With 19.01 percent, Rixi Moncada of the ruling leftist LIBRE Party was significantly ahead.
The CNE believed that the outcome was still too early.
Even if the candidate has the fewest votes or does not have an absolute majority, the candidate with the most votes wins.
The counting of votes on Sunday was a contentious affair due to technical difficulties.
Voting was resumed by the CNE on Wednesday, with members of the electoral council blaming the organization behind the tabulating platform for the inconveniences.

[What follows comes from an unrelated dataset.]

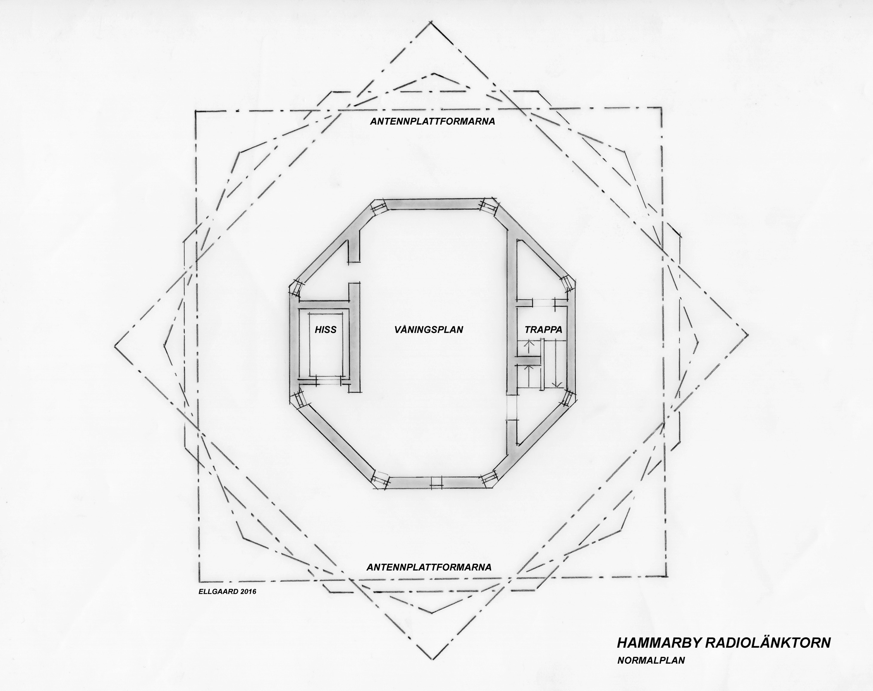 Hammarby radiolänktorn, planritning, källa Arkitektur 1988, häfte 6
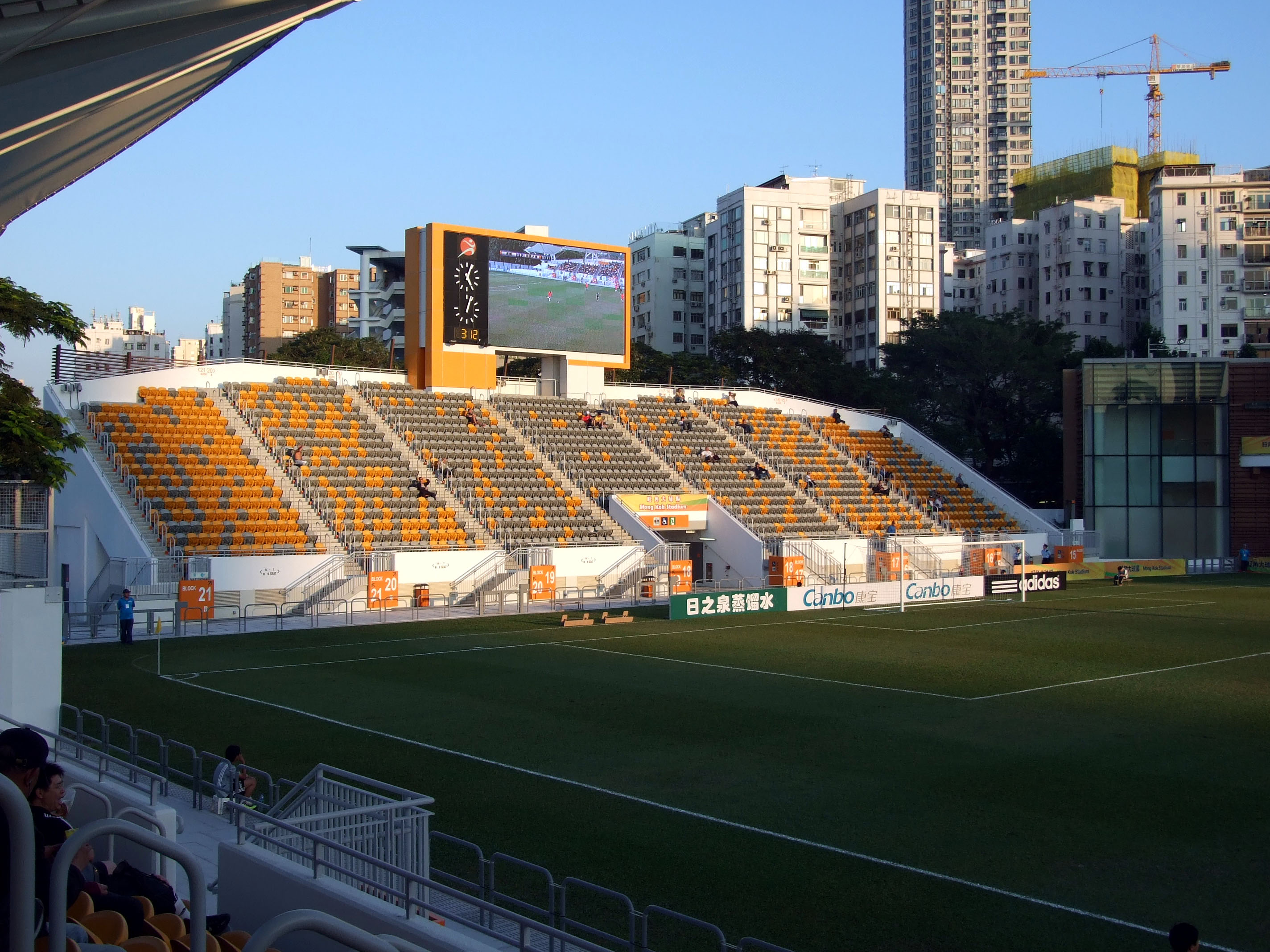 中文（香港）: 旺角大球場近火車看台及彩色顯示電子計分屏幕

Cossette Lopez-Osorio, a CNE official, claimed the most recent counting halt was the result of system maintenance that was performed without proper notice and that she found it “inexcusable.”
Despite the issues, 72-year-old television presenter Nasralla remained confident despite the difficulties.
On X, he wrote, “We’re going to win, either way.”
As the final votes are counted, election observers from the Organization of American States, the Organization of the European Union, and Honduras’ electoral authority have urged calm and patience.
The CNE predicts that a winner’s announcement may still be days away because ballots are still coming from far-off places, some of which are only accessible by donkey or riverboat.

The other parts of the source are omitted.